## Data provided
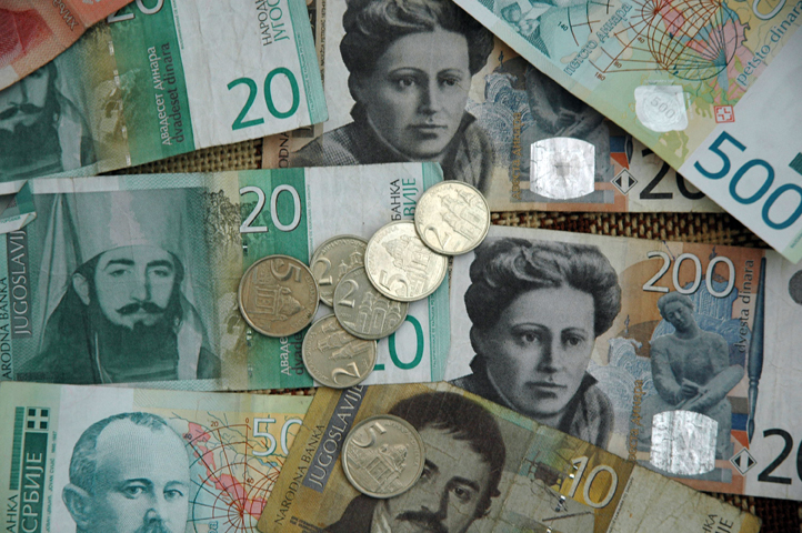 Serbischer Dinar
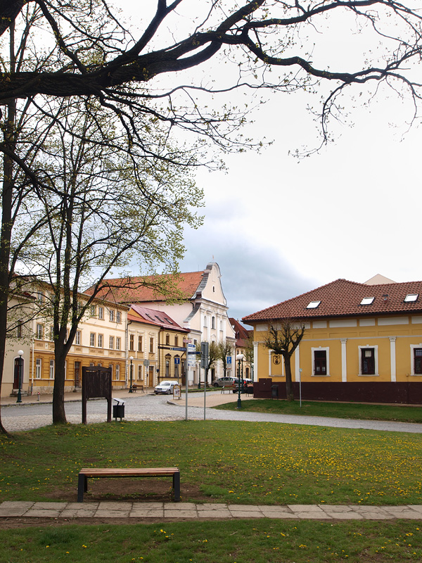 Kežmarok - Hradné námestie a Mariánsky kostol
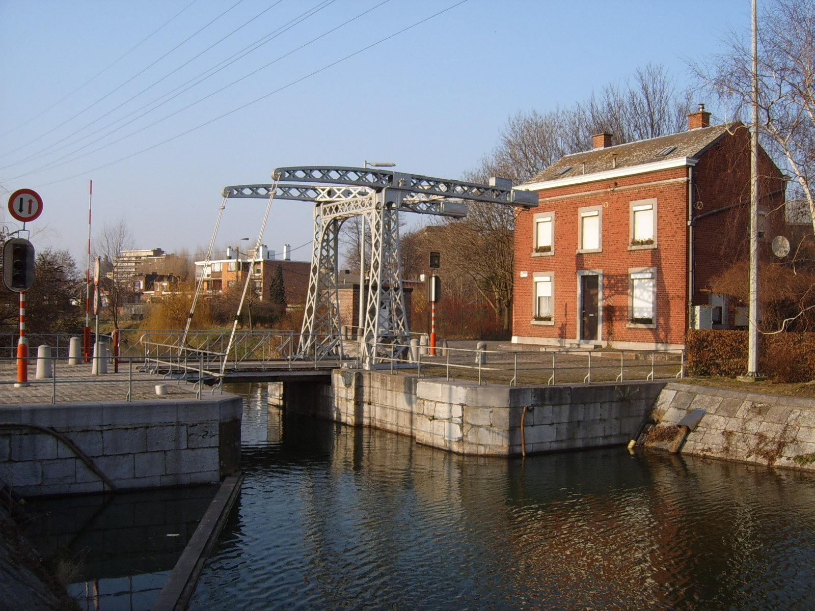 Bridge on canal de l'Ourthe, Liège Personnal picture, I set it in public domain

## Exercise aim
Print every line of the listing exactly, please, and leave the images out.

## Answer to this problem
 Serbischer Dinar
 Kežmarok - Hradné námestie a Mariánsky kostol
 Bridge on canal de l'Ourthe, Liège Personnal picture, I set it in public domain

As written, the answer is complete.